INPUT DATA –

■ ■ ■

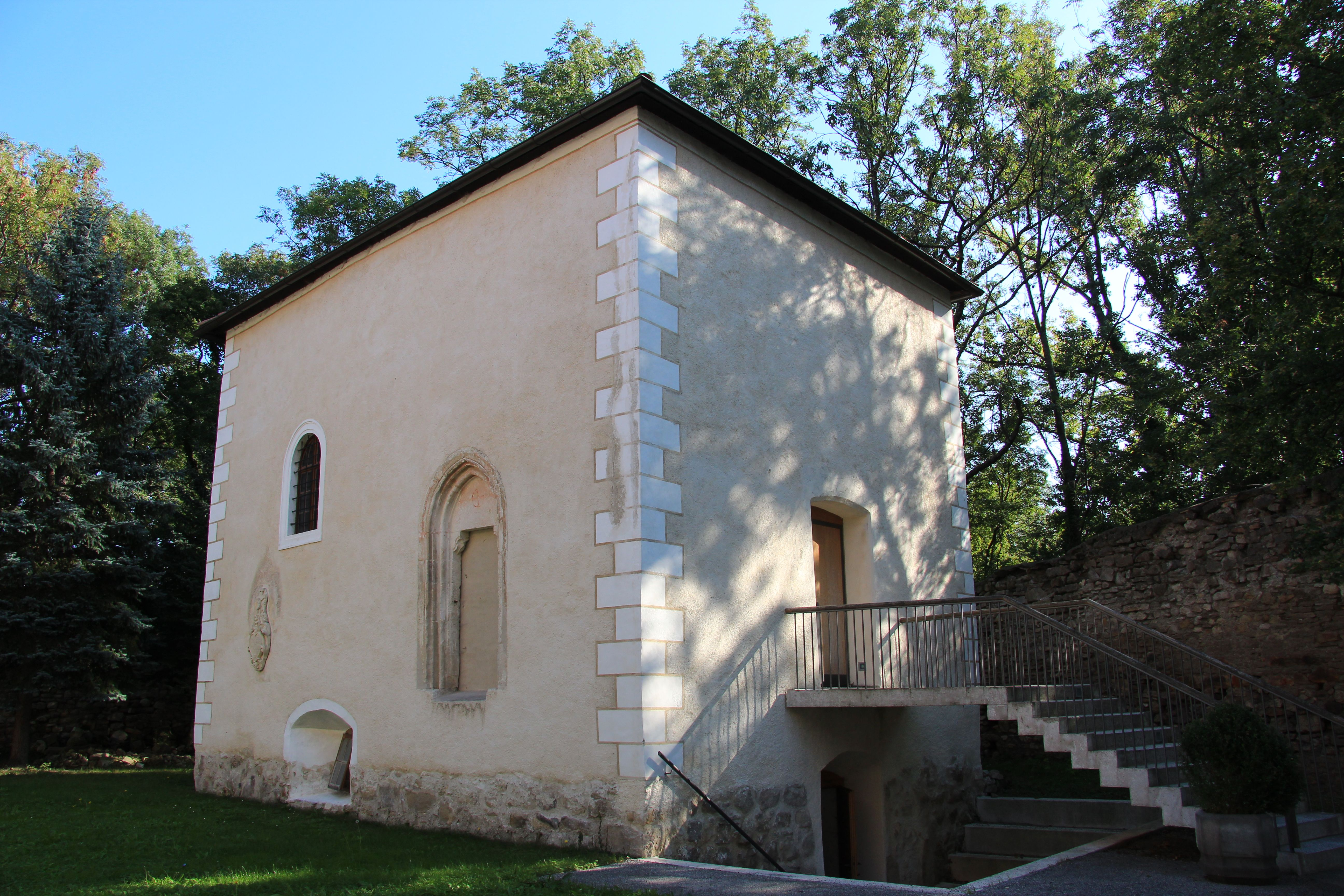 Barbarakapelle ehem. Karner bei der Pfarrkirche Unterwaltersdorf
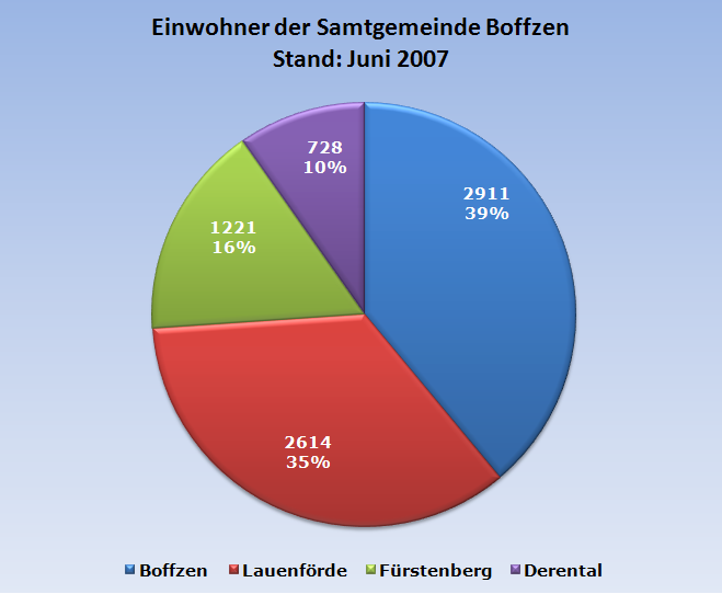 Bevölkerungstatistik: Einwohnerstand der Mitgliedsgemeinden der Samtgemeinde Boffzen (Landkreis Holzminden) zum 30. Juni 2007 nach Datenstand des Niedersächsischen Landesamtes für Statistik (NLS).
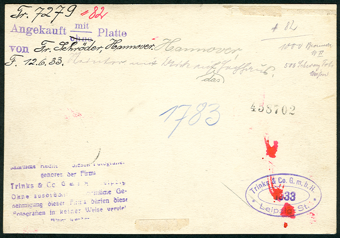 Rückseite eines Fotos eines aufgrund des Urheberrechtes (noch) nicht eindeutig zu ermittelnden Fotografen (einer Fotografin), "Angekauft (laut Stempel und Handschrift am 12. Juni 1933 von Trinks & Co.) mit Platte". Der hochaufgelöste Fotoabzug auf der Vorderseite zeigt das damalige "Steintor mit Blick auf das Gasthaus (Steintorhalle)". Handschriftlich sind auf dieser Rückseite Nummern hinzugefügt wie "Tr 7279=82", "#82", "1000 (Bromsilber ?), 500 schwarz Fotos wasser (?)", "1783" sowie ein Nummernstempel "858702", außerdem mit blauer Tinte: "Sämtliche Rechte dieser Fotografie gehören der Firma Trinks & Co. GmbH, Leipzig. Ohne ausdrückliche schriftliche Genehmigung dieser Firma dürfen diese Fotografien in keiner Weise vervielfältigt werden". Auf dem Blatt mit den Maßen circa 17cm x 11,75cm sind am oberen und unteren Rand jeweils Reste von geklebten Papieranhängern zu erkennen. Aufgrund der bei Wikimedia Commons aufgestellten Maximalforderung nach unbegrenzten Weiternutzungsmöglichkeiten "auch für gewerbliche Zwecke" werden allgemeine Bild(ungs)-Dokumente aus der Zeit des Nationalsozialismus - der Ära des seinerzeit öffentlich propagierten (industriellen) Massenmordes - wohl noch einige Zeit den heutigen Menschen vorenthalten bleiben ...
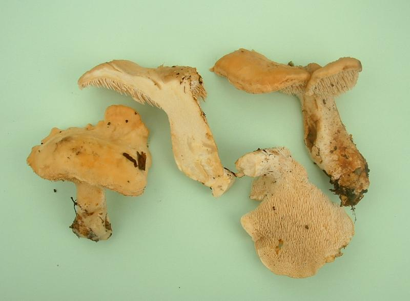 pied de mouton, photo J.F. Gaffard, Étrelles-et-la-Montbleuse, octobre 2004

■ ■ ■

I would like you to set down the lines above, from the one containing "Rückseite eines Fotos" to the final line, exactly as written and without pictures.

EXERCISE RESULT –
 Rückseite eines Fotos eines aufgrund des Urheberrechtes (noch) nicht eindeutig zu ermittelnden Fotografen (einer Fotografin), "Angekauft (laut Stempel und Handschrift am 12. Juni 1933 von Trinks & Co.) mit Platte". Der hochaufgelöste Fotoabzug auf der Vorderseite zeigt das damalige "Steintor mit Blick auf das Gasthaus (Steintorhalle)". Handschriftlich sind auf dieser Rückseite Nummern hinzugefügt wie "Tr 7279=82", "#82", "1000 (Bromsilber ?), 500 schwarz Fotos wasser (?)", "1783" sowie ein Nummernstempel "858702", außerdem mit blauer Tinte: "Sämtliche Rechte dieser Fotografie gehören der Firma Trinks & Co. GmbH, Leipzig. Ohne ausdrückliche schriftliche Genehmigung dieser Firma dürfen diese Fotografien in keiner Weise vervielfältigt werden". Auf dem Blatt mit den Maßen circa 17cm x 11,75cm sind am oberen und unteren Rand jeweils Reste von geklebten Papieranhängern zu erkennen. Aufgrund der bei Wikimedia Commons aufgestellten Maximalforderung nach unbegrenzten Weiternutzungsmöglichkeiten "auch für gewerbliche Zwecke" werden allgemeine Bild(ungs)-Dokumente aus der Zeit des Nationalsozialismus - der Ära des seinerzeit öffentlich propagierten (industriellen) Massenmordes - wohl noch einige Zeit den heutigen Menschen vorenthalten bleiben ...
 pied de mouton, photo J.F. Gaffard, Étrelles-et-la-Montbleuse, octobre 2004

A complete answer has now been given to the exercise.